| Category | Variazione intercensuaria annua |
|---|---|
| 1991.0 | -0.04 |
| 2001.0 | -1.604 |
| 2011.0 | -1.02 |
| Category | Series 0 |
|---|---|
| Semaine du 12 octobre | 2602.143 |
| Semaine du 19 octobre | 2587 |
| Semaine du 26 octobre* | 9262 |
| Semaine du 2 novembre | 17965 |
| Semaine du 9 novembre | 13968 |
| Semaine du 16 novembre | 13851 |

* * *

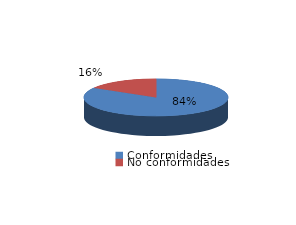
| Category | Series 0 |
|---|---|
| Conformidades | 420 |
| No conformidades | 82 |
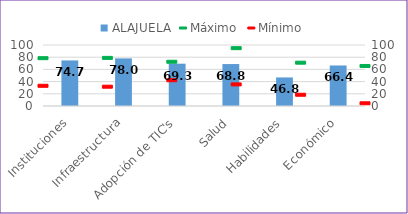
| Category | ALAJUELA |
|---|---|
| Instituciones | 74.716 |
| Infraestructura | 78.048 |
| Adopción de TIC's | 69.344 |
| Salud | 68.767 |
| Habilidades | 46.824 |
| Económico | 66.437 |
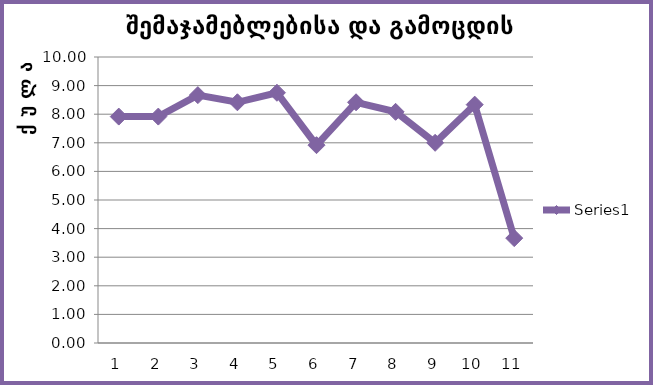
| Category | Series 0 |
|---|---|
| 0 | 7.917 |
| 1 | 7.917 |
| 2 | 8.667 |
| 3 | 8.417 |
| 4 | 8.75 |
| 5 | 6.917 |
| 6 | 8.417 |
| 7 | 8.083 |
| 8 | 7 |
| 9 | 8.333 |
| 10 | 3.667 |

> _What this task involves_
Set down precisely the lines above between the line holding "novembre | 13968 |" and the line holding "novembre | 13851 |", inclusive, and nothing beyond them.

> _Output below_
| Semaine du 9 novembre | 13968 |
| Semaine du 16 novembre | 13851 |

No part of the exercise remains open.